Community

Connector Improvement: SFTP and S3 - Add All Columns to Destination

Answered

Lucas Cunningham User

October 28, 2023 12:18

While the documentation for SFTP and S3 file connectors says they will not sync empty columns this make them less than ideal solutions for ongoing file ingestion, in our case files are typically csv.

Would it be possible to add all fields to the destination regardless of whether there is data? We find it important it to maintain not only all the fields but their order as well, and having a field added out of order at a later date doesn't fit for us.

Thanks for you consideration!

Please sign in to leave a comment.

Comments

2 comments

Official comment

Alison Fivetranner
- November 01, 2023 19:02
Hi Lucas,

Thank you so much for using Fivetran and for taking the time to submit this request. This is a very interesting idea that I'd love to understand in more depth.
Can you share more about your data and pipelines so I understand your challenges better?
What sort of data is it that you are syncing via our file connectors?
Why is the column order important?
When would you expect the initially empty columns to populate with data?

Understanding this information will help me prioritize the ask.

Thank you once again,

Alison
Lucas Cunningham User
- November 02, 2023 15:45
- Edited
Thanks very much for the question, Alison.

One use case we have is with a data set exported from a provider as csv. The data set is rows of transactional data but each row could be a different type of transaction. There are ~50 columns in all, not all transaction types will populate each column, so a given row will likely never have data across all possible fields. We’re currently importing this data through another means but would love to transition to Fivetran.

As such, data analyses and reports have already been built that reference various fields. If we start a new client with this data set using Fivetran and not our existing import strategy, some fields will be dropped and we’d need to make adjustments down the line. Eventually all columns would be added and then we’d need to readjust other processes, etc.
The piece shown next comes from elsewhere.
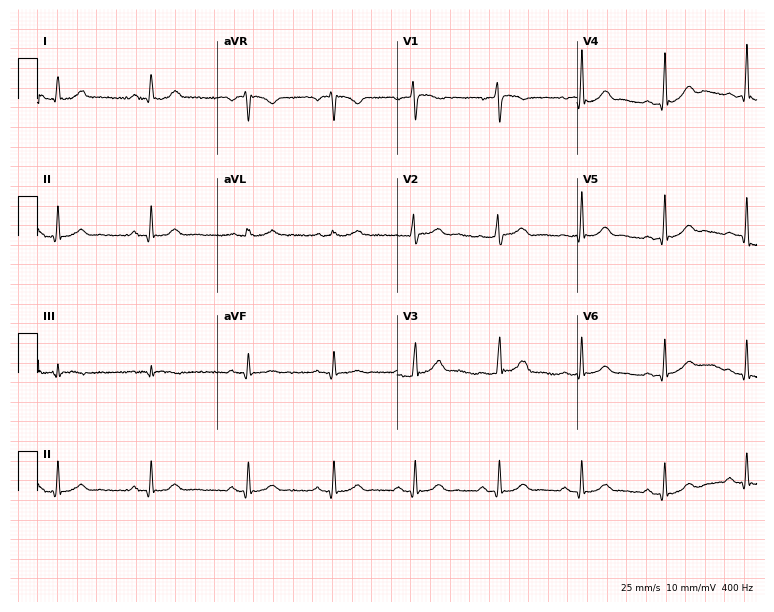
Electrocardiogram, a man, 44 years old. Of the six screened findings (first-degree AV block, right bundle branch block, left bundle branch block, sinus bradycardia, atrial fibrillation, sinus tachycardia), none is recorded.

So, in our case it would be best if all fields represented in a file ended up as fields in the table. And I can see our clients asking questions about data they upload if a field isn’t present in the resulting table. Their first instinct will be to say that not all data was loaded, leading us to troubleshoot their files and determine if the field in question was simply empty and needing to have this conversation with them. While it’s clear in your documentation it isn’t intuitive in my experience with loading data. We do a lot of file uploads for our clients, and I’d like to transition that to Fivetran but won’t be able to if we can’t be certain of the field mapping from file to table is consistent.
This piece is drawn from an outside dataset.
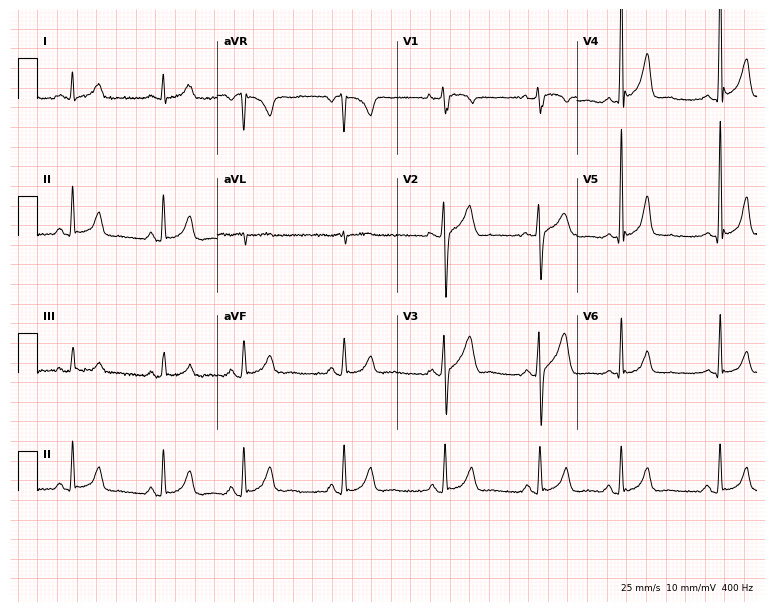
ECG — a 19-year-old male. Labelled as a normal ECG.

Thanks again for your attention, it’s greatly appreciated,

Lucas

EDIT: thinking about how to define a field when it has no data:

1. Offer a schema layout screen where the user could make that decision?

1a. Maybe a separate feature request but allow the schema screen to be editable by the user on a file connector. I could see this being useful if new data in a given text field exceeds the length of anything previously uploaded (unless you already handle expanding fields in such cases?).

2. Create the field as varchar(255) when empty.